Even with an ACL (represented by the white spaces), bending the layout in a circle we discover something significant: The Storage-layer (database) is in the centre.

May 16, 2012

Wait, what?

Looking back at one of my previous Twitter quotes, I remembered my philosophical moment: The database should not be the centre concern of our application. Why should the business case dictate & worry about where and how the data will be stored? Business [logic] should never be dependent on the database.

Bring on the Onion

Derived from the onion's circular layered structure, Onion Architecture isn't a new concept. It's been around for a while now. It allows the use of pluggable components that is the external implementations of the internal contracts & models.
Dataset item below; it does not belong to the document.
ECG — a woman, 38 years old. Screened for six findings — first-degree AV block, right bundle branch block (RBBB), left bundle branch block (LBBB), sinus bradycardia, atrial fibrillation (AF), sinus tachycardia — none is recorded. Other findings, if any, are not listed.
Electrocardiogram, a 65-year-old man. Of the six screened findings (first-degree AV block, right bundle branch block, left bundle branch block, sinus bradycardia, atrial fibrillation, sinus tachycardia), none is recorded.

It relies heavily on the Dependency Inversion Principle (DIP) for configuring bindings and injecting the instances toward the implementation (on the edges) of the application during run-time.

Starting from the outside, we have a Dependency Resolution layer responsible for providing instances to contracts using the DIP like Inversion of Control (IoC) and references all the layers.
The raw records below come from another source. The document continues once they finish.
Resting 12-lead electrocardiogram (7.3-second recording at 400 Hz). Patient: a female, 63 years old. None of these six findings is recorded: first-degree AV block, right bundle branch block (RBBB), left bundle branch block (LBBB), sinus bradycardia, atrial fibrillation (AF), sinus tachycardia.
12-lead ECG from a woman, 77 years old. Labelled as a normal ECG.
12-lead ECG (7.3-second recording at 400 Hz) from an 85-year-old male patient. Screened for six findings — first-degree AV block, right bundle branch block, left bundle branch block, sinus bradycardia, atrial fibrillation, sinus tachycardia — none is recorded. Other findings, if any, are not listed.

  • The UI layer represents the front-end logic of the application.
  • Infrastructure is externalized and provides the implementations responsible for invoking web-services, data access, logging, mapping etc. Only technology-specific code (non-business) belongs here.
  • The Tests layer houses all tests in the solution.
  • All externally exposed functionality (like REST & WCF) is implemented in the API Service layer.
  • The UI-, Infrastructure-, Tests- and API Service layer respectfully references the contracts and models in the Core layer (represented by the white line).

The Business Logic, or the Core layer; is in the centre. Here you will find everything unique to the business: Domain model, validation rules and business workflows. This layer cannot reference any external libraries and contains no technology-specific code.
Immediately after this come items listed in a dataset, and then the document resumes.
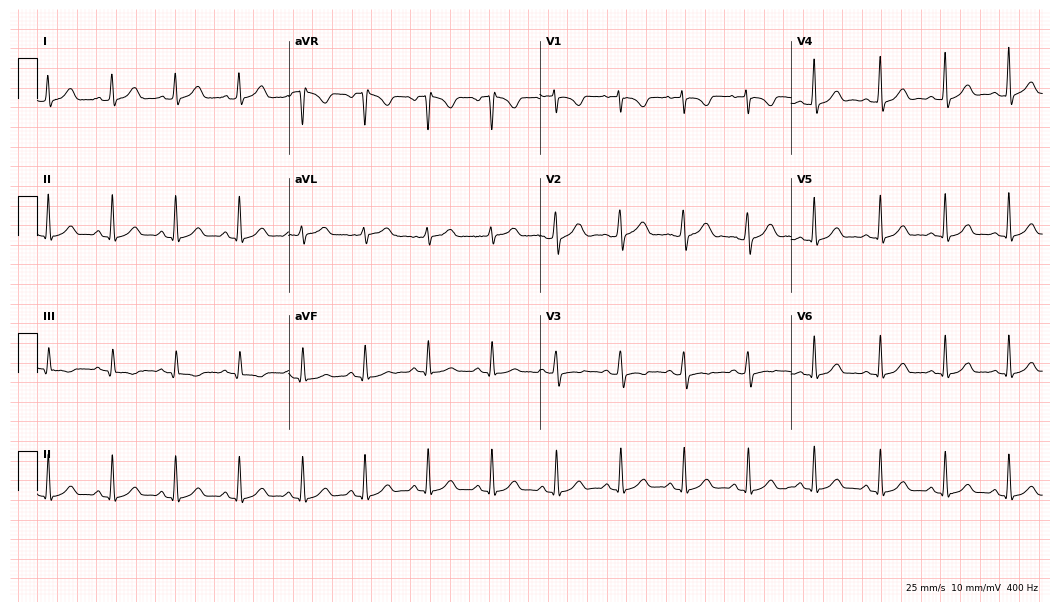
Electrocardiogram (10.2-second recording at 400 Hz), a woman, 22 years old. Overall reading on record: normal ECG.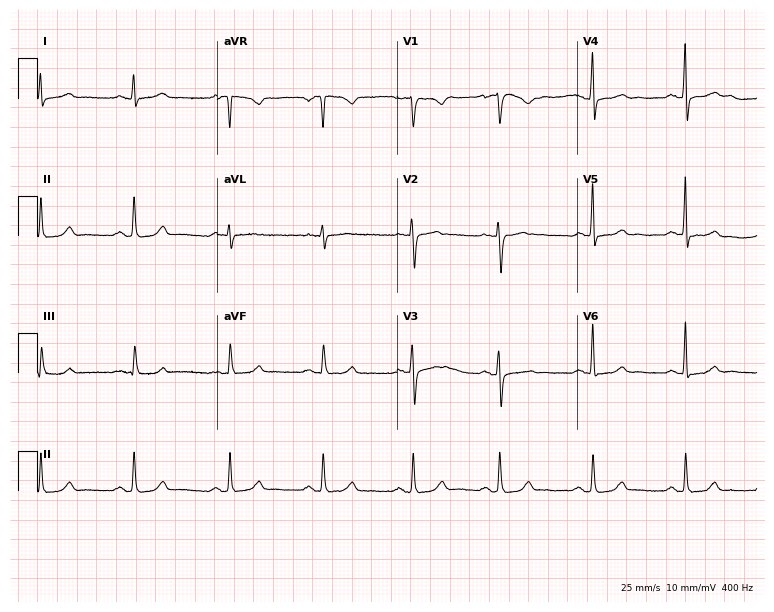
Standard 12-lead ECG recorded from a female patient, 41 years old (7.3-second recording at 400 Hz). Read as a normal ECG.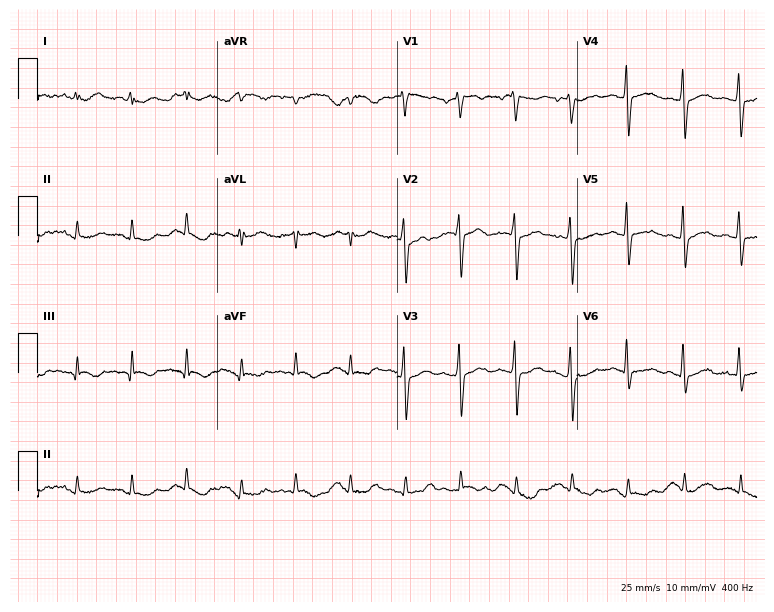
Standard 12-lead ECG recorded from a 55-year-old man. The tracing shows sinus tachycardia (a sinus rate of 100 beats per minute or more).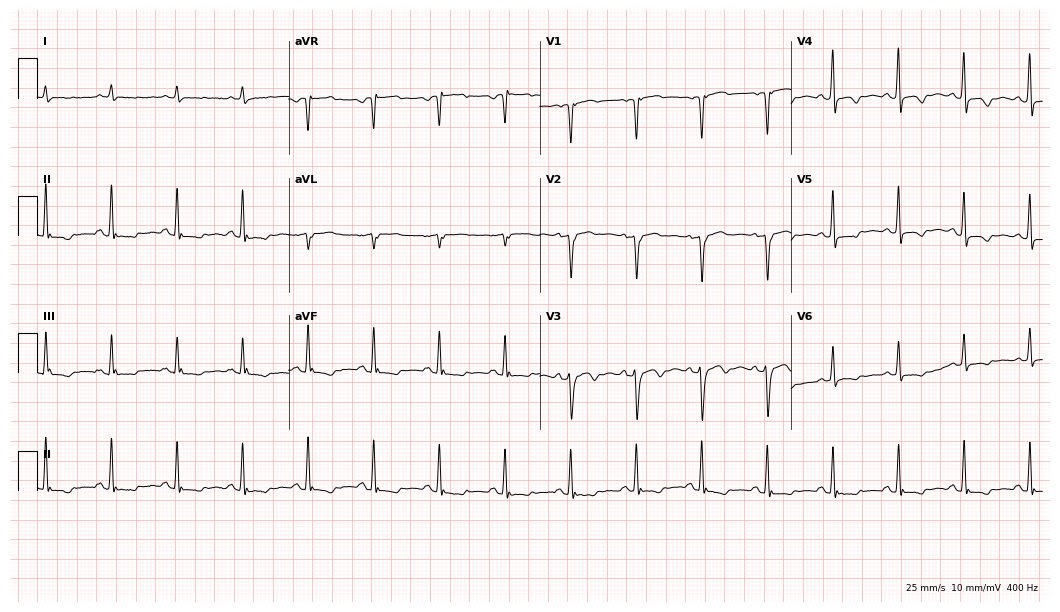
Resting 12-lead electrocardiogram (10.2-second recording at 400 Hz). Patient: a 55-year-old male. None of these six findings is recorded: first-degree AV block, right bundle branch block (RBBB), left bundle branch block (LBBB), sinus bradycardia, atrial fibrillation (AF), sinus tachycardia.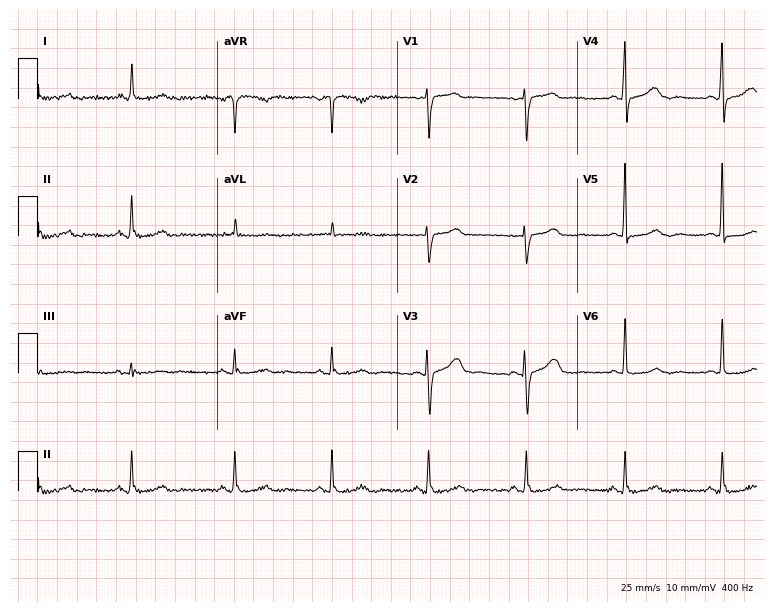
Resting 12-lead electrocardiogram. Patient: an 84-year-old female. Read as a normal ECG.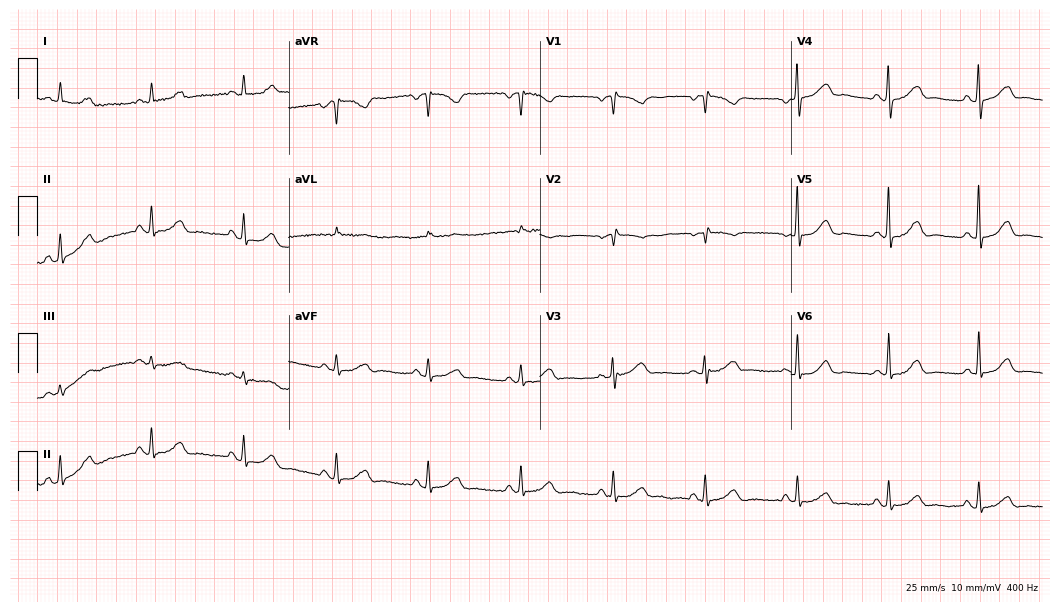
Electrocardiogram (10.2-second recording at 400 Hz), a female, 72 years old. Of the six screened findings (first-degree AV block, right bundle branch block, left bundle branch block, sinus bradycardia, atrial fibrillation, sinus tachycardia), none is recorded.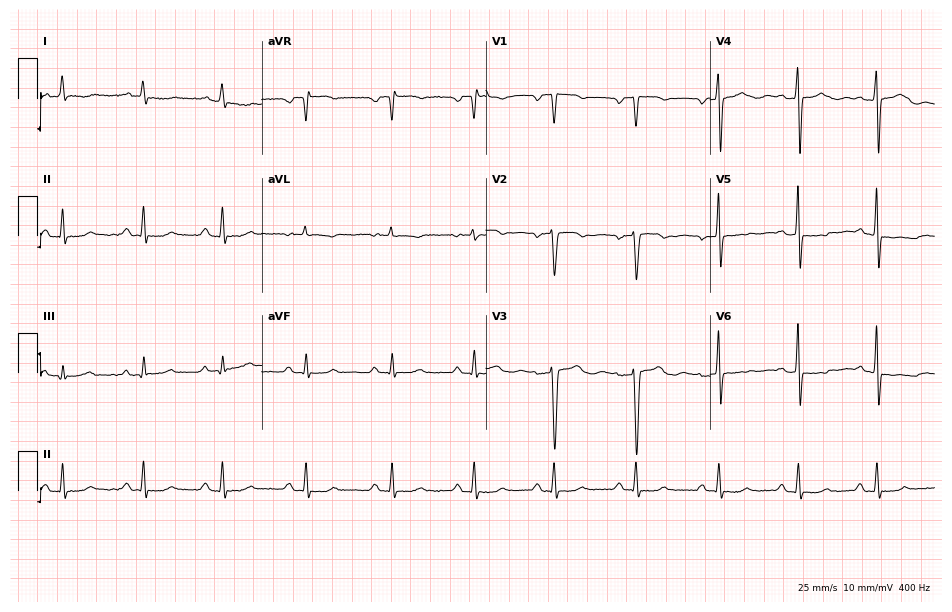
Resting 12-lead electrocardiogram (9.1-second recording at 400 Hz). Patient: a 41-year-old female. None of these six findings is recorded: first-degree AV block, right bundle branch block, left bundle branch block, sinus bradycardia, atrial fibrillation, sinus tachycardia. Findings outside these six are not listed.

Here is a graphical representation in more detail:

Key aspects of Onion Architecture:

  • The application is built around an independent object model
  • Inner layers define interfaces. Outer layers implement interfaces
  • Direction of coupling is toward the centre
  • All application core code can be compiled and run separate from infrastructure


  • True loose coupling between layers/components
  • Limit re-write necessity over time, business value-adding logic is entirely self-contained
  • Application becomes very portable – next version of .NET or an entirely new language/platform
  • Business logic has no dependency tentacles (aside from your platform dependencies)
  • Architecture is more easily sustained over time, developers know exactly where components go, a lot of guesswork is removed
  • Infrastructure is free to use any data access library or external web services to do its work
  • UI and Data Access “layers” become much smaller, deal strictly with technology-related code
  • No more need for Common/Shared/Utilities project
  • Compiler enforces dependencies boundaries, impossible for Core to reference Infrastructure

That's all folks! Hopefully someone will find this interesting and especially useful somewhere in their solution implementations.

Remember to draw the system using concentric circles which can only take dependency on something provided in an inner layer. Externalise all technology-related code and push complexity as far out as possible.